*About this exercise:*
When you reach the line below that has "sample: Activated OT-1 CD8+ T cells", start returning lines exactly, and stop after the line that has "sample: Centriole in RPE cells"; skip the pictures.

*Provided material:*
.....

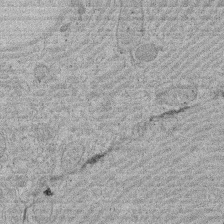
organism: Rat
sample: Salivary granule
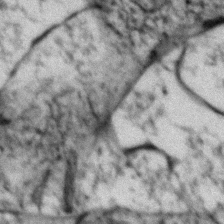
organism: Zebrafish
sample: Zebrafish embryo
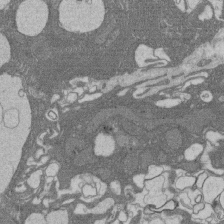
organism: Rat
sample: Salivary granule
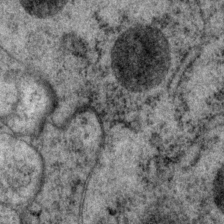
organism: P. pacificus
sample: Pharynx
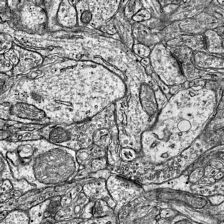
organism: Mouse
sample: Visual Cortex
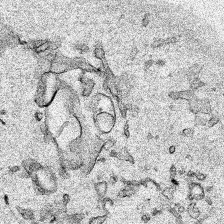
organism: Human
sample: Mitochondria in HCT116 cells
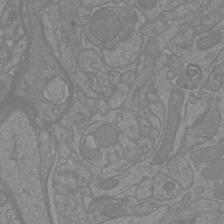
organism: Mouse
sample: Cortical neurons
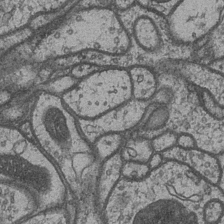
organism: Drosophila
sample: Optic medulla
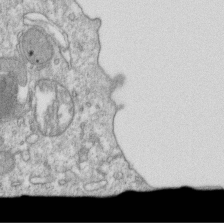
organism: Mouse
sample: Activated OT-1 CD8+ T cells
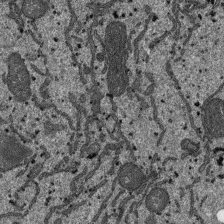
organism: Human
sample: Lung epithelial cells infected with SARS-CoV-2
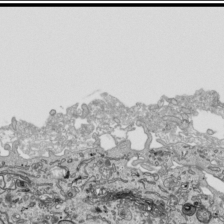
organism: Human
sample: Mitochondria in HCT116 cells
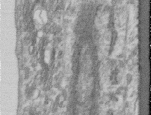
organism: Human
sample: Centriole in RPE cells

.....

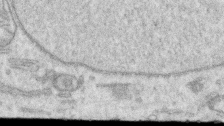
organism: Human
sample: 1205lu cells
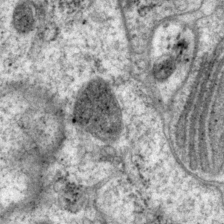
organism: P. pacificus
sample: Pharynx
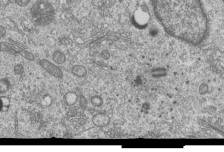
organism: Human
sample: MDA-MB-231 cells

.....

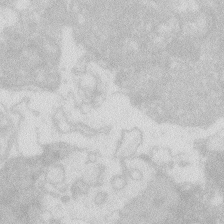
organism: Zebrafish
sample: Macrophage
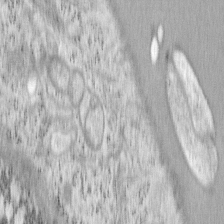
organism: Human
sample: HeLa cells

.....

*Exercise result:*
sample: Activated OT-1 CD8+ T cells
organism: Human
sample: Lung epithelial cells infected with SARS-CoV-2
organism: Human
sample: Mitochondria in HCT116 cells
organism: Human
sample: Centriole in RPE cells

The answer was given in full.